Production notes. The Query here scans each centroid's distance map for its minimum (O(distinct)), kept simple for clarity; replace with a balanced multiset (Java TreeMap.firstKey, already O(log)) or an indexed min-heap with lazy deletion for O(log N) min. The exact-K counter uses a frequency array rather than sorting because the distance domain is bounded by K, yielding O(N log N) overall rather than O(N log² N).
11. Comparison¶
| Structure | Query class | Build | Per op | Dynamic topology? |
|---|---|---|---|---|
| Centroid decomposition | distance counting, nearest-marked, path-property counting | O(N log N) | O(log²N) | No (rebuild) |
| Heavy-Light Decomposition (14) | path-aggregate query/update (sum/max/assign on u–v) | O(N) | O(log²N) | No (rebuild) |
| Link-Cut Trees | path-aggregate with link/cut | O(N) | O(log N) amort. | Yes |
| Mo's algorithm on trees | offline path queries (frequency/distinct) | — | O((N+Q)√N) | No |
| LCA index (13) | pairwise distance only | O(N) / O(N log N) | O(1)/O(log N) | No |
Centroid decomposition is the unique fit for "count/aggregate over the set of paths" and "distance-radius" queries; HLD/LCT handle aggregates along a single given path; Mo handles offline path-frequency queries when no clean per-centroid decomposition exists.
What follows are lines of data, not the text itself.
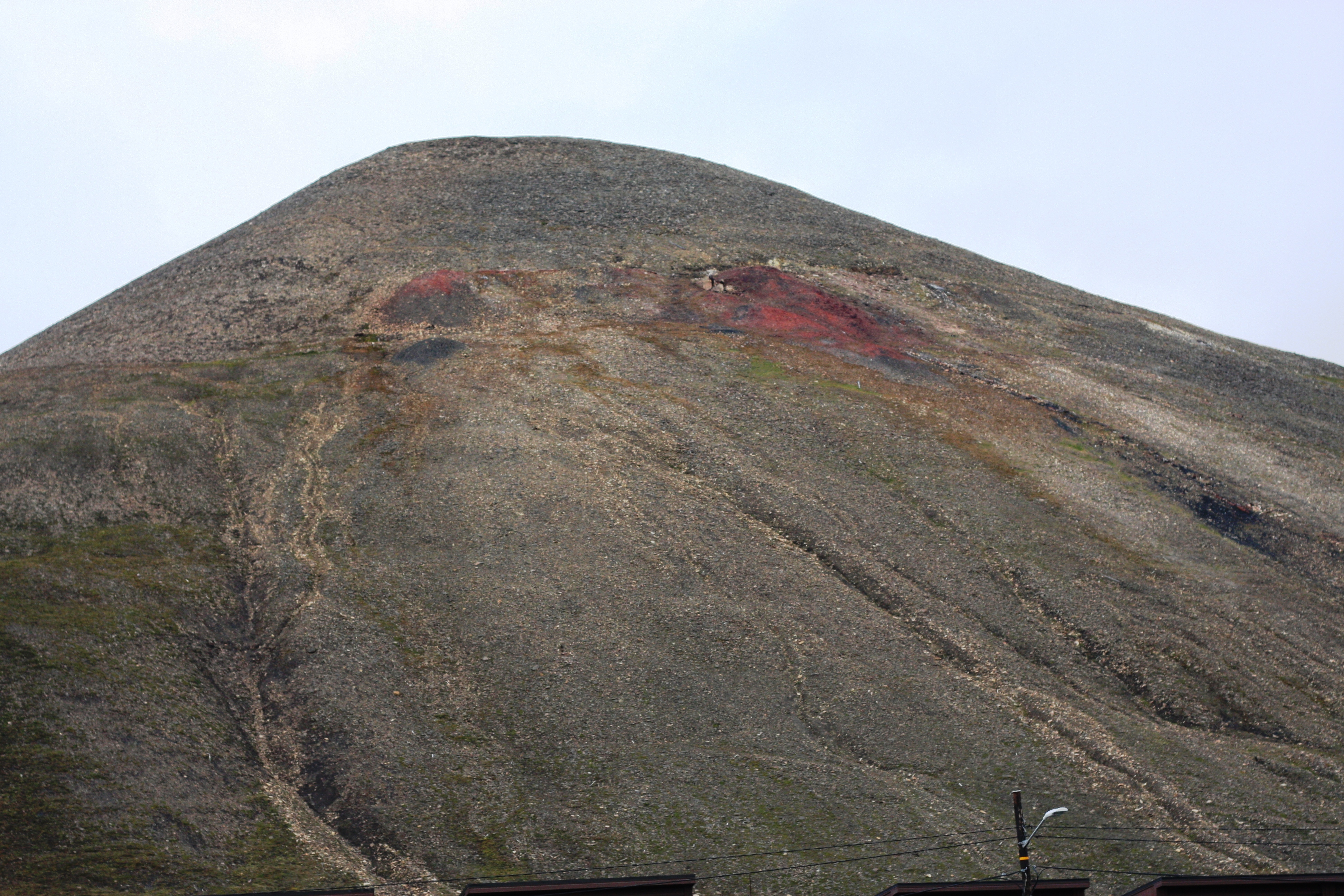 Mine No 2a, above Longyearbyen, Spitsbergen (Norway)
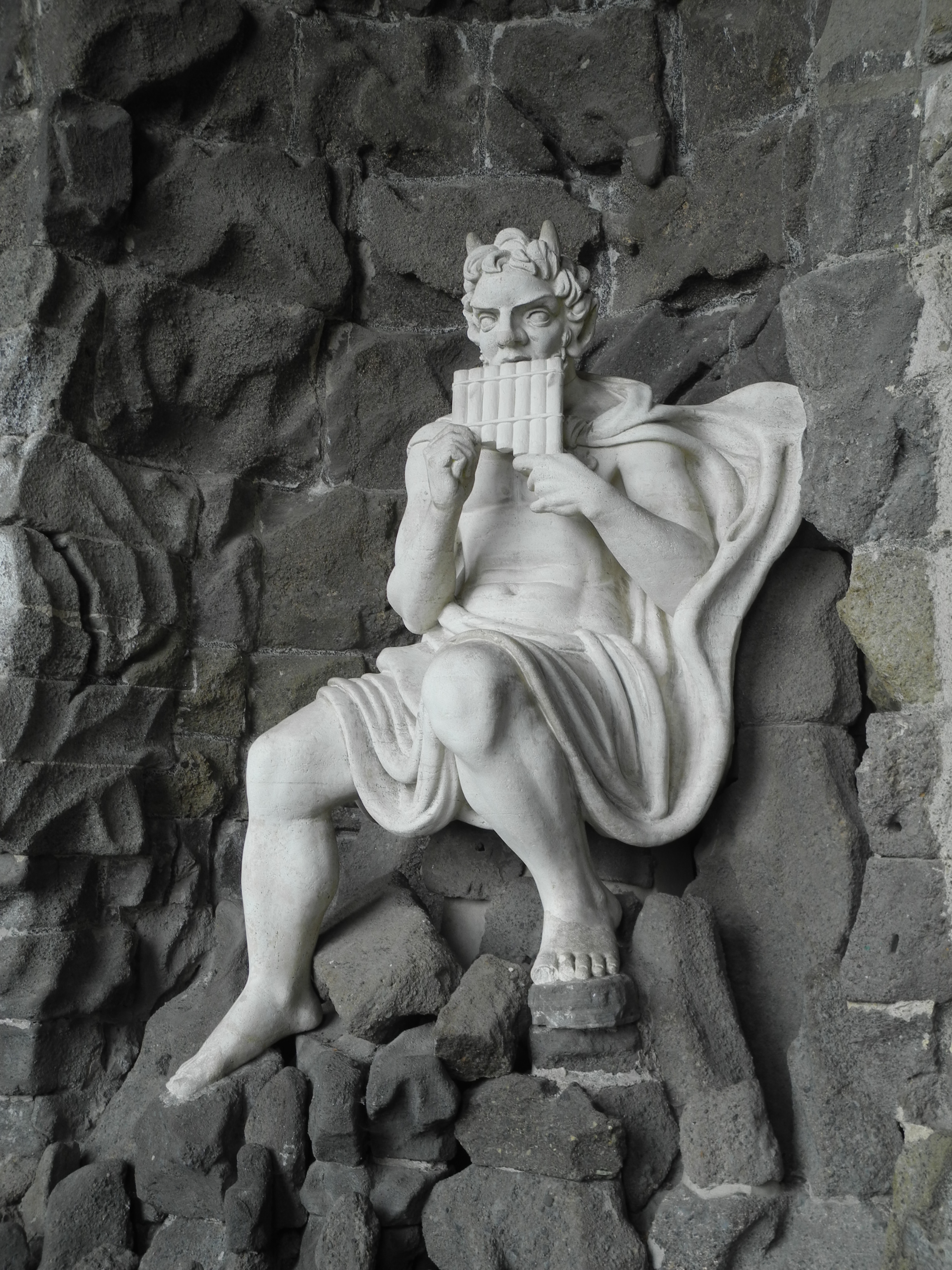 Die Vexierwassergrotte des Herkules im Bergpark Wilhelmshöhe in Kassel, Hessen, Deutschland. Figur des Pan.
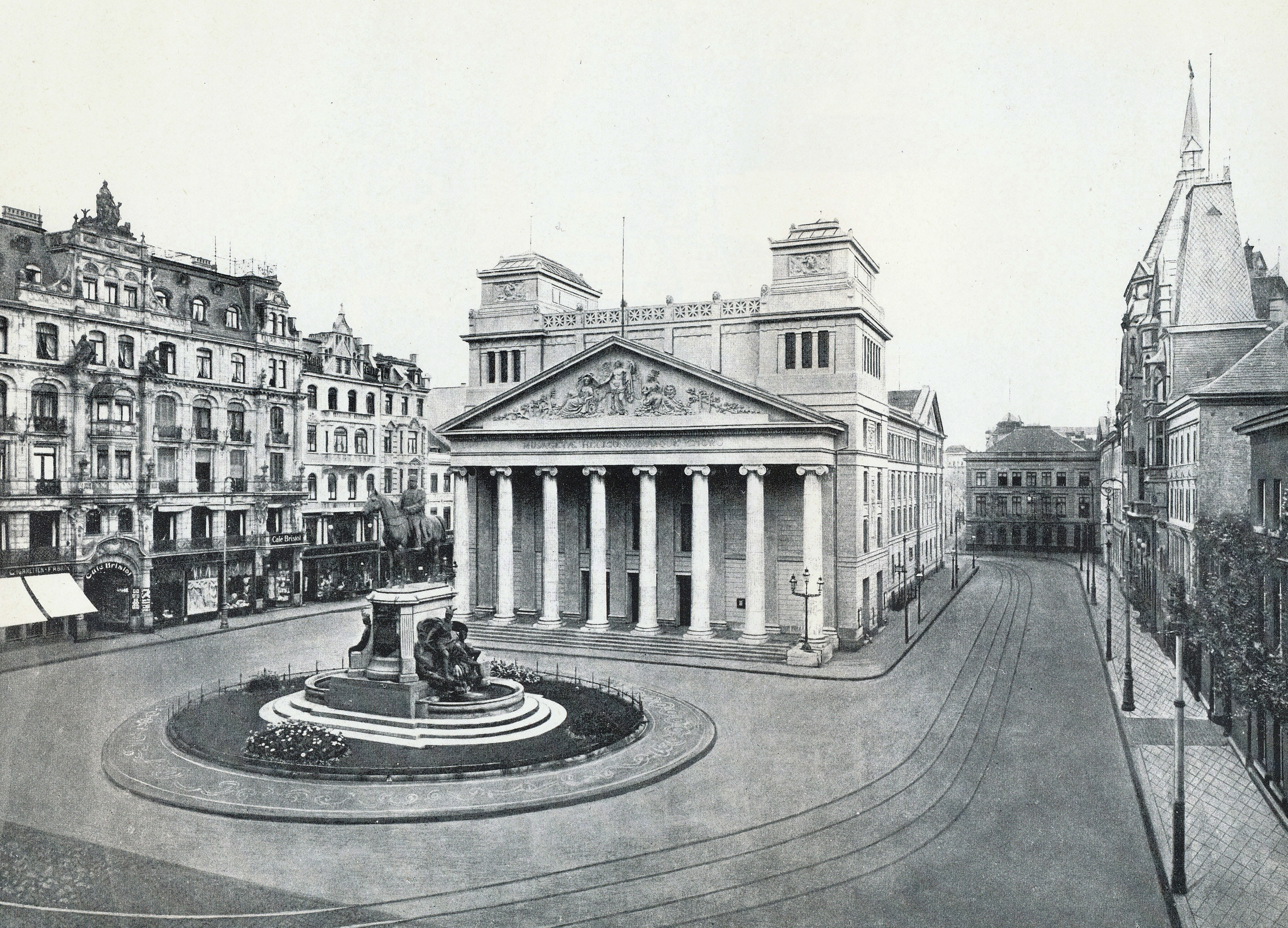 Stadttheather Aachen mit dem Theaterplatz 1925
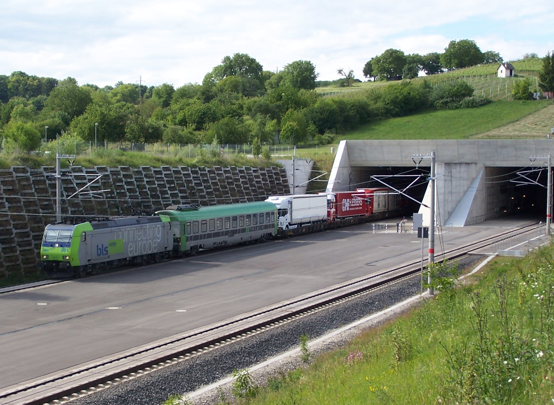 RoLa Zug am Südportal des Katzenbergtunnels gezogen von der BLS Re 485 001.

They are complementary, not interchangeable.
12. Open Problems¶
- Fully-dynamic centroid decomposition. No known structure maintains a centroid tree under
O(polylog N)edge insertions/deletions while preserving theO(log N)height and the per-centroid augmentation; topology change generally forces rebuild. Top-trees and LCT give dynamic path aggregates but not the centroid-LCA path-partition property cheaply. - Optimal distance-counting. Whether "count pairs at distance
≤ K" admitsO(N)(no log) on arbitrary weighted trees is open in the comparison/algebraic models; CD givesO(N log N)–O(N log² N). - Cache-oblivious / external-memory CD. A provably
O((N/B) log_{M/B}(N/B))-I/O build is not standard; the DFS-driven build is not naturally I/O-efficient. - Parallel depth. Building CT with optimal work
O(N log N)and polylog span on a PRAM/CREW model, given centroid-finding's sequential descent, is subtle.
13. Summary¶
Centroid decomposition rests on four precise facts. (1) Jordan's theorem guarantees a centroid exists, leaving every component ≤ ⌊N/2⌋ (Theorem 1). (2) Strict halving forces the centroid tree's height to ≤ ⌊log₂ N⌋ + 1 and each vertex into O(log N) levels (Theorem 2). (3) The path-decomposition theorem (Theorem 3) shows every u–v path crosses LCA_{CT}(u, v) exactly once, which partitions all paths by owner-centroid and is the rigorous basis for counting without double-counting (resolved by inclusion–exclusion). (4) Because each vertex appears in O(log N) components and each component costs linear work, the build is O(N log N) in O(N) space (Theorem 4). These bounds are worst-case and shape-independent, which is exactly why the structure is both theoretically clean and operationally predictable; its principal limitation remains static topology, leaving fully-dynamic centroid decomposition an open problem.